Task data Start Marker

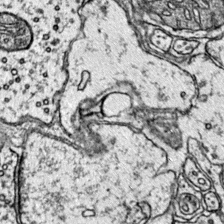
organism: Mouse
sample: Primary visual cortex
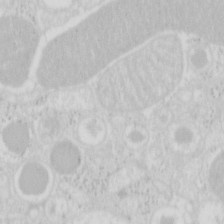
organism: Mouse
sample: Pancreas
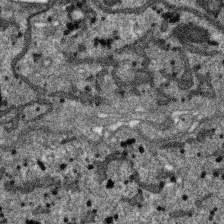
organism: Human
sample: Lung epithelial cells infected with SARS-CoV-2
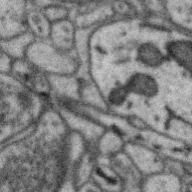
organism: Zebra finch
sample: Brain
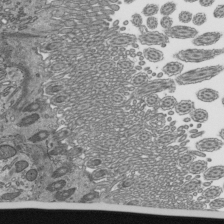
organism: Mouse
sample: Mouse epididymis efferent ductule cilia
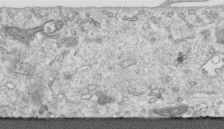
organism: Human
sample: Centriole in RPE cells
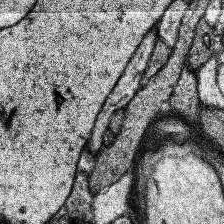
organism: Human
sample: Temporal Lobe
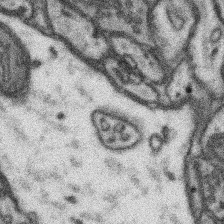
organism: Mouse
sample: Somatosensory cortex neuropil
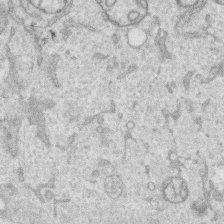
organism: Human
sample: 1205lu cells
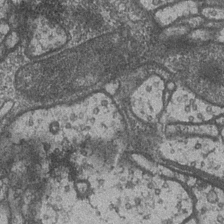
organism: Drosophila
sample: Optic medulla
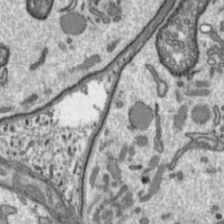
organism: Toxoplasma gondii
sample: Parasites in a vacuole inside a host cell
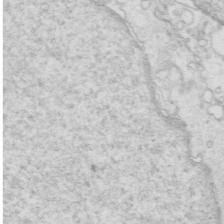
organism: Mouse
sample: Multiciliated cells
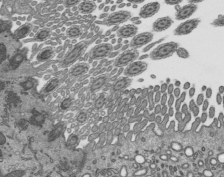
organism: Mouse
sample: Mouse epididymis efferent ductule cilia
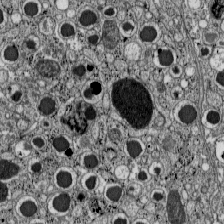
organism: C57BL Mouse
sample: Pancreatic islet
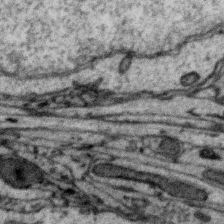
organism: Zebra finch
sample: Brain
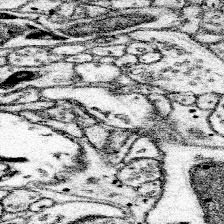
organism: Mouse
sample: Somatosensory cortex neuropil
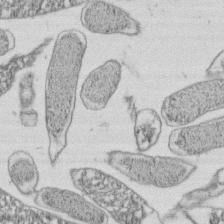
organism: E. coli
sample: Bacterial nucleoid
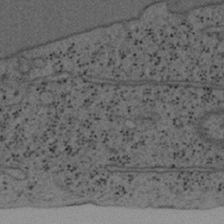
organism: Human
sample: HeLa cells
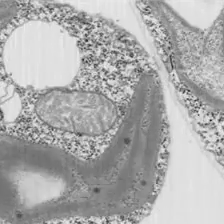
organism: Chlamydomonas reinhardtii
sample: Whole Cell
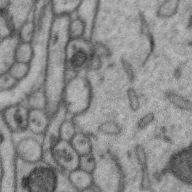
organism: Zebra finch
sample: Brain
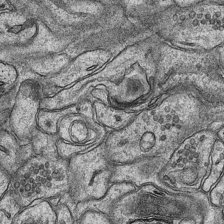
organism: Mouse
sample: CA1 Hippocampus
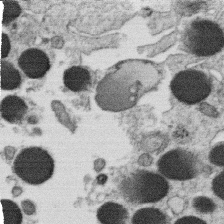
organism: C. elegans
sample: C. elegans oocyte; sperm cells
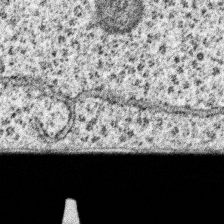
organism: Human
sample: HeLa cells
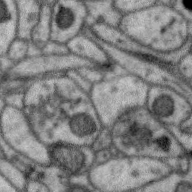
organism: Zebra finch
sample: Brain
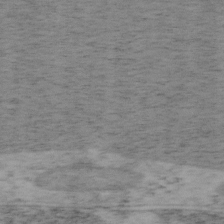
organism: Mouse
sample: OT-I killer T cells with ID8 ovarian cancer cells
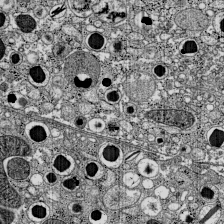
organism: C57BL Mouse
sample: Pancreatic islet
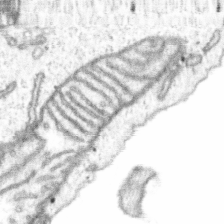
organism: Human
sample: HeLa cells
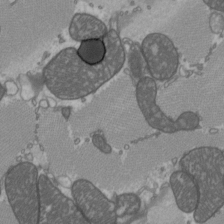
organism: C57BL Mouse
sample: Heart
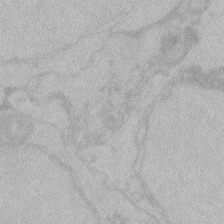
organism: Zebrafish
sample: Macrophage infected with Toxoplasma gondii
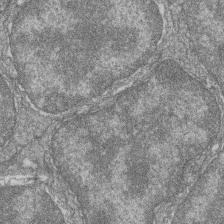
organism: Zebrafish
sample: Cilia; retinal pigment epithelium
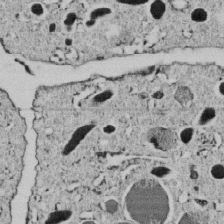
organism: C. elegans
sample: C. elegans embryo early stage
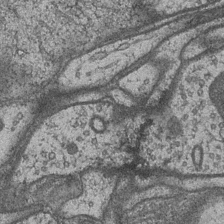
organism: Drosophila
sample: Optic medulla
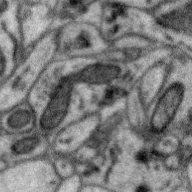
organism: Zebra finch
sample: Brain
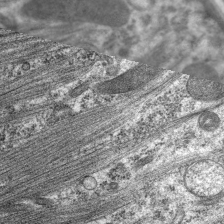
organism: C. elegans
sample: Pharynx
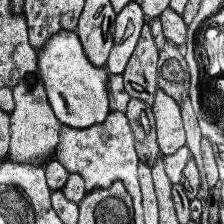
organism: Human
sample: Temporal Lobe
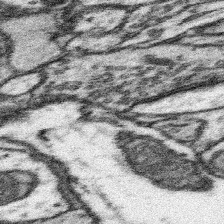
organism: Mouse
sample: Somatosensory cortex neuropil
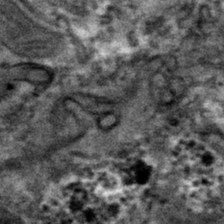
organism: Mouse
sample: Mouse hepatocytes
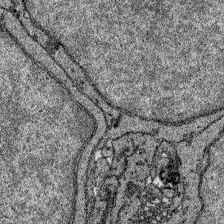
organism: Zebrafish
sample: Larval olfactory bulb
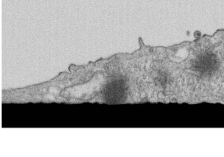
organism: Human
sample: HeLa cell HIV synapse
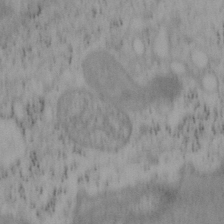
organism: Mouse
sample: OT-I killer T cells with ID8 ovarian cancer cells
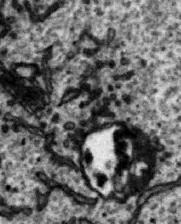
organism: Human
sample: HeLa cells
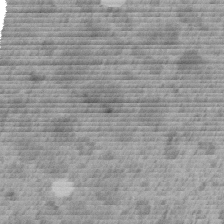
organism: C. elegans
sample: C. elegans embryo early stage
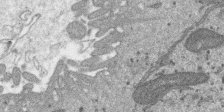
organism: Human
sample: Lung epithelial cells infected with SARS-CoV-2
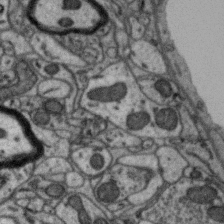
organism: Zebra finch
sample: Brain
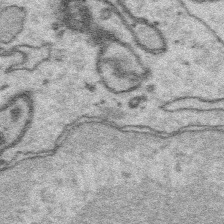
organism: Platynereis dumerilii
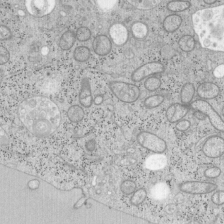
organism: Mouse
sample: OT-I killer T cells with ID8 ovarian cancer cells
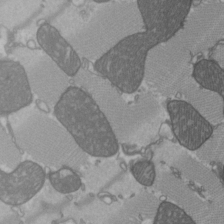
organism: C57BL Mouse
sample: Heart
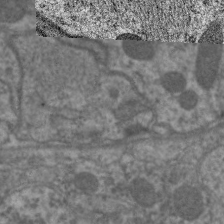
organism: C. elegans
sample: Pharynx
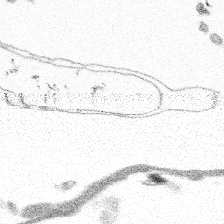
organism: Spongilla lacustris
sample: Multiple
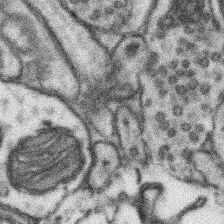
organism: Mouse
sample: Somatosensory cortex neuropil
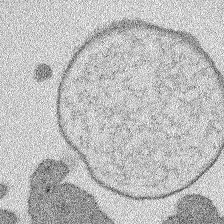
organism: Human
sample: HeLa cells
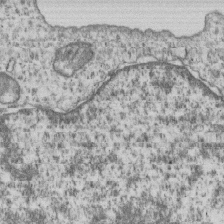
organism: Human
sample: MDA-MB-231 cells
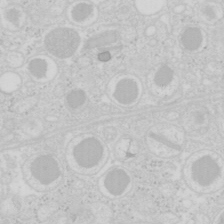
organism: Mouse
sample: Pancreas
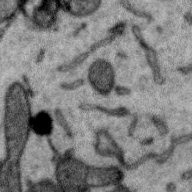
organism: Zebra finch
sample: Brain
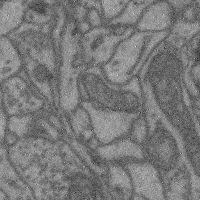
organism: Mouse
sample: Cerebral cortex
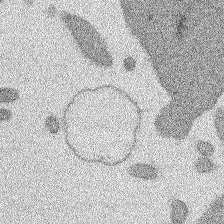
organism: Human
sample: HeLa cells
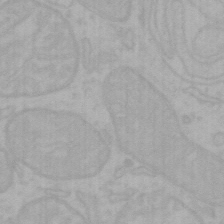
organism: Mouse
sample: Choroid plexus
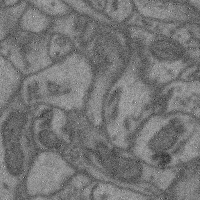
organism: Mouse
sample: Cerebral cortex
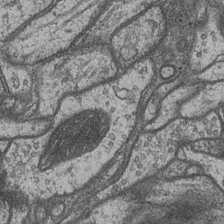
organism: Drosophila
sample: Optic medulla
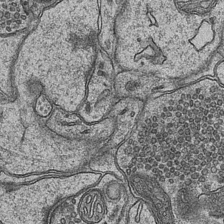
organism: Mouse
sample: CA1 Hippocampus
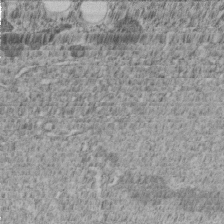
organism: C. elegans
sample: C. elegans embryo early stage
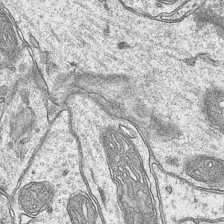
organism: Mouse
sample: CA1 Hippocampus
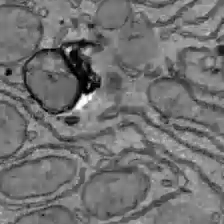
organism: C57BL Mouse
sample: Liver
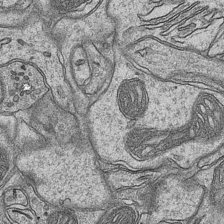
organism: Mouse
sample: CA1 Hippocampus
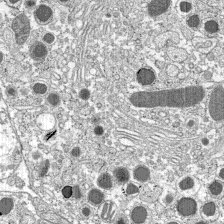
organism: C57BL Mouse
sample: Pancreatic islet
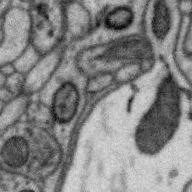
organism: Zebra finch
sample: Brain
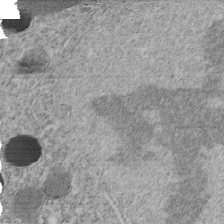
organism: C. elegans
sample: C. elegans embryo early stage
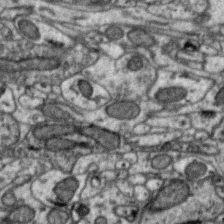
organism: Zebra finch
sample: Brain
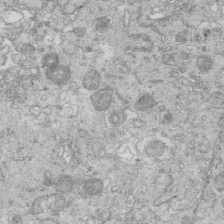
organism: Mouse
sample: Multiciliated cells
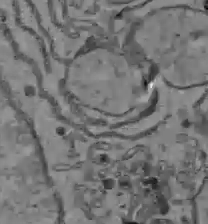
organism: C57BL Mouse
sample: Liver
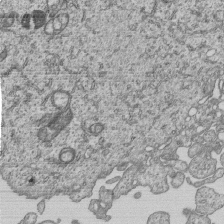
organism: Human
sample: MDA-MB-231 cells
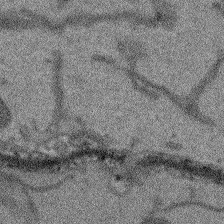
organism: Arabidopsis thaliana
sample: Root tip
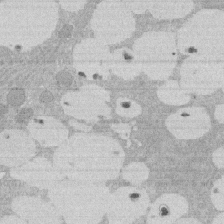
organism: Rat
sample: Salivary granule
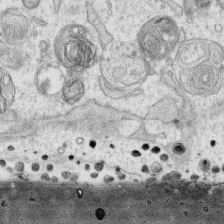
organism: Human
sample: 1205lu cells
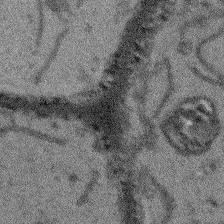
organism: Arabidopsis thaliana
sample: Root tip
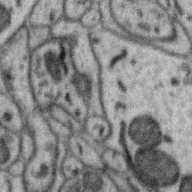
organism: Zebra finch
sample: Brain
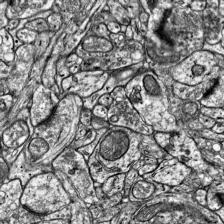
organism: Mouse
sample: Visual Cortex
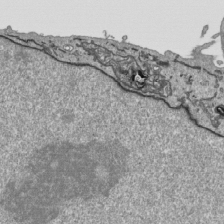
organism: Human
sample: Mitochondria in HCT116 cells
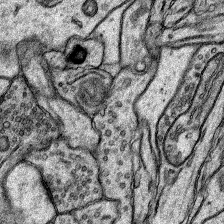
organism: Rat
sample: Hippocampus
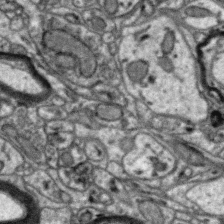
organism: Zebra finch
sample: Brain
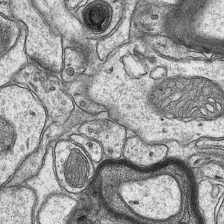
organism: Mouse
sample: CA1 Hippocampus
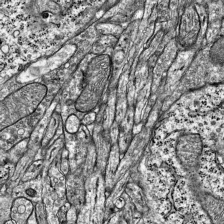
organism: Mouse
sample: Visual Cortex
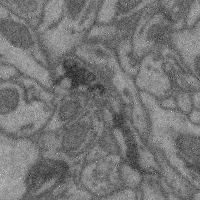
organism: Mouse
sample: Cerebral cortex
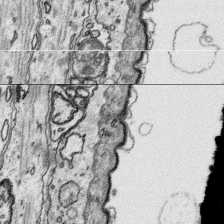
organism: Platynereis dumerilii
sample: Parapodia
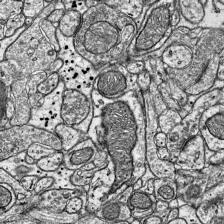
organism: Mouse
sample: Visual Cortex
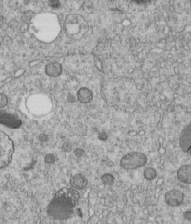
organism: C. elegans
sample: C. elegans embryo early stage
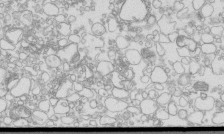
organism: Mouse
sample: Macrophages
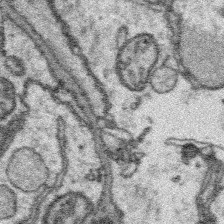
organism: Platynereis dumerilii
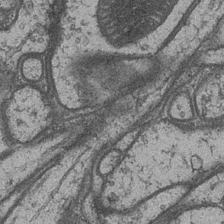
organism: Drosophila
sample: Optic medulla
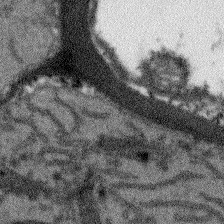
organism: Arabidopsis thaliana
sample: Root tip
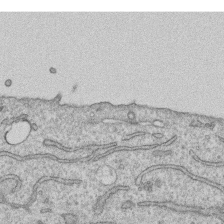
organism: Human
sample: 1205lu cells
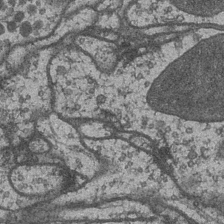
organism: Drosophila
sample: Optic medulla
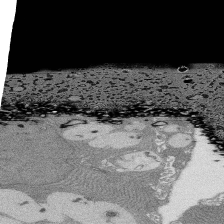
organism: Rat
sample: Salivary granule
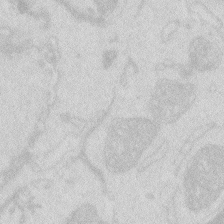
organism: Zebrafish
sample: Macrophage
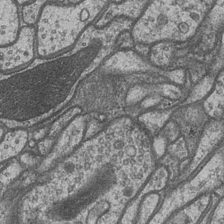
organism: Drosophila
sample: Optic medulla
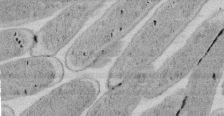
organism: E. coli
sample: Bacterial nucleoid
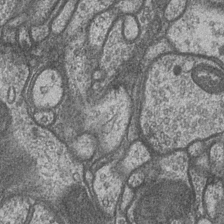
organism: Drosophila
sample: Optic medulla
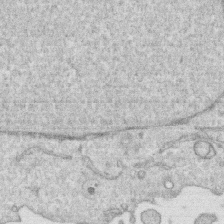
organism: Human
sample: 1205lu cells
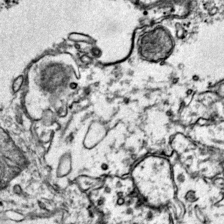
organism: Mouse
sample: Primary visual cortex
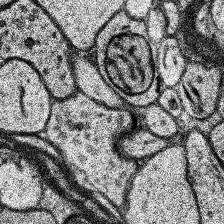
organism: Human
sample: Temporal Lobe
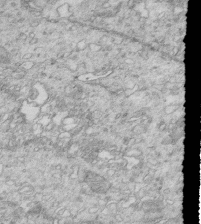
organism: Mouse
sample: Multiciliated cells
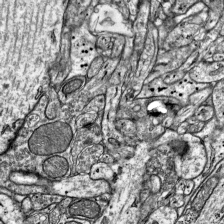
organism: Mouse
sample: Visual Cortex
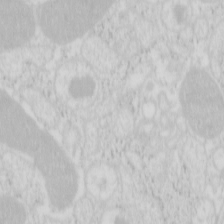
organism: Mouse
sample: Pancreas
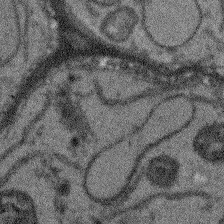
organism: Arabidopsis thaliana
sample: Root tip
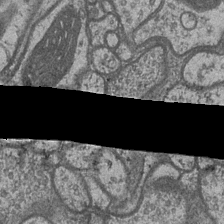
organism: Drosophila
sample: Optic medulla
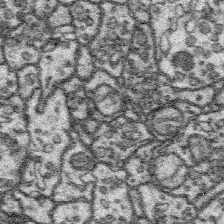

Task data End Marker

*Instructions to follow*. Please copy every record above exactly, but leave the pictures out.

*Result for this task*.
organism: Mouse
sample: Primary visual cortex
organism: Mouse
sample: Pancreas
organism: Human
sample: Lung epithelial cells infected with SARS-CoV-2
organism: Zebra finch
sample: Brain
organism: Mouse
sample: Mouse epididymis efferent ductule cilia
organism: Human
sample: Centriole in RPE cells
organism: Human
sample: Temporal Lobe
organism: Mouse
sample: Somatosensory cortex neuropil
organism: Human
sample: 1205lu cells
organism: Drosophila
sample: Optic medulla
organism: Toxoplasma gondii
sample: Parasites in a vacuole inside a host cell
organism: Mouse
sample: Multiciliated cells
organism: Mouse
sample: Mouse epididymis efferent ductule cilia
organism: C57BL Mouse
sample: Pancreatic islet
organism: Zebra finch
sample: Brain
organism: Mouse
sample: Somatosensory cortex neuropil
organism: E. coli
sample: Bacterial nucleoid
organism: Human
sample: HeLa cells
organism: Chlamydomonas reinhardtii
sample: Whole Cell
organism: Zebra finch
sample: Brain
organism: Mouse
sample: CA1 Hippocampus
organism: C. elegans
sample: C. elegans oocyte; sperm cells
organism: Human
sample: HeLa cells
organism: Zebra finch
sample: Brain
organism: Mouse
sample: OT-I killer T cells with ID8 ovarian cancer cells
organism: C57BL Mouse
sample: Pancreatic islet
organism: Human
sample: HeLa cells
organism: C57BL Mouse
sample: Heart
organism: Zebrafish
sample: Macrophage infected with Toxoplasma gondii
organism: Zebrafish
sample: Cilia; retinal pigment epithelium
organism: C. elegans
sample: C. elegans embryo early stage
organism: Drosophila
sample: Optic medulla
organism: Zebra finch
sample: Brain
organism: C. elegans
sample: Pharynx
organism: Human
sample: Temporal Lobe
organism: Mouse
sample: Somatosensory cortex neuropil
organism: Mouse
sample: Mouse hepatocytes
organism: Zebrafish
sample: Larval olfactory bulb
organism: Human
sample: HeLa cell HIV synapse
organism: Mouse
sample: OT-I killer T cells with ID8 ovarian cancer cells
organism: Human
sample: HeLa cells
organism: C. elegans
sample: C. elegans embryo early stage
organism: Human
sample: Lung epithelial cells infected with SARS-CoV-2
organism: Zebra finch
sample: Brain
organism: Platynereis dumerilii
organism: Mouse
sample: OT-I killer T cells with ID8 ovarian cancer cells
organism: C57BL Mouse
sample: Heart
organism: C. elegans
sample: Pharynx
organism: Spongilla lacustris
sample: Multiple
organism: Mouse
sample: Somatosensory cortex neuropil
organism: Human
sample: HeLa cells
organism: Human
sample: MDA-MB-231 cells
organism: Mouse
sample: Pancreas
organism: Zebra finch
sample: Brain
organism: Mouse
sample: Cerebral cortex
organism: Human
sample: HeLa cells
organism: Mouse
sample: Choroid plexus
organism: Mouse
sample: Cerebral cortex
organism: Drosophila
sample: Optic medulla
organism: Mouse
sample: CA1 Hippocampus
organism: C. elegans
sample: C. elegans embryo early stage
organism: Mouse
sample: CA1 Hippocampus
organism: C57BL Mouse
sample: Liver
organism: Mouse
sample: CA1 Hippocampus
organism: C57BL Mouse
sample: Pancreatic islet
organism: Zebra finch
sample: Brain
organism: C. elegans
sample: C. elegans embryo early stage
organism: Zebra finch
sample: Brain
organism: Mouse
sample: Multiciliated cells
organism: C57BL Mouse
sample: Liver
organism: Human
sample: MDA-MB-231 cells
organism: Arabidopsis thaliana
sample: Root tip
organism: Rat
sample: Salivary granule
organism: Human
sample: 1205lu cells
organism: Arabidopsis thaliana
sample: Root tip
organism: Zebra finch
sample: Brain
organism: Mouse
sample: Visual Cortex
organism: Human
sample: Mitochondria in HCT116 cells
organism: Rat
sample: Hippocampus
organism: Zebra finch
sample: Brain
organism: Mouse
sample: CA1 Hippocampus
organism: Mouse
sample: Visual Cortex
organism: Mouse
sample: Cerebral cortex
organism: Platynereis dumerilii
sample: Parapodia
organism: Mouse
sample: Visual Cortex
organism: C. elegans
sample: C. elegans embryo early stage
organism: Mouse
sample: Macrophages
organism: Platynereis dumerilii
organism: Drosophila
sample: Optic medulla
organism: Arabidopsis thaliana
sample: Root tip
organism: Human
sample: 1205lu cells
organism: Drosophila
sample: Optic medulla
organism: Rat
sample: Salivary granule
organism: Zebrafish
sample: Macrophage
organism: Drosophila
sample: Optic medulla
organism: E. coli
sample: Bacterial nucleoid
organism: Drosophila
sample: Optic medulla
organism: Human
sample: 1205lu cells
organism: Mouse
sample: Primary visual cortex
organism: Human
sample: Temporal Lobe
organism: Mouse
sample: Multiciliated cells
organism: Mouse
sample: Visual Cortex
organism: Mouse
sample: Pancreas
organism: Arabidopsis thaliana
sample: Root tip
organism: Drosophila
sample: Optic medulla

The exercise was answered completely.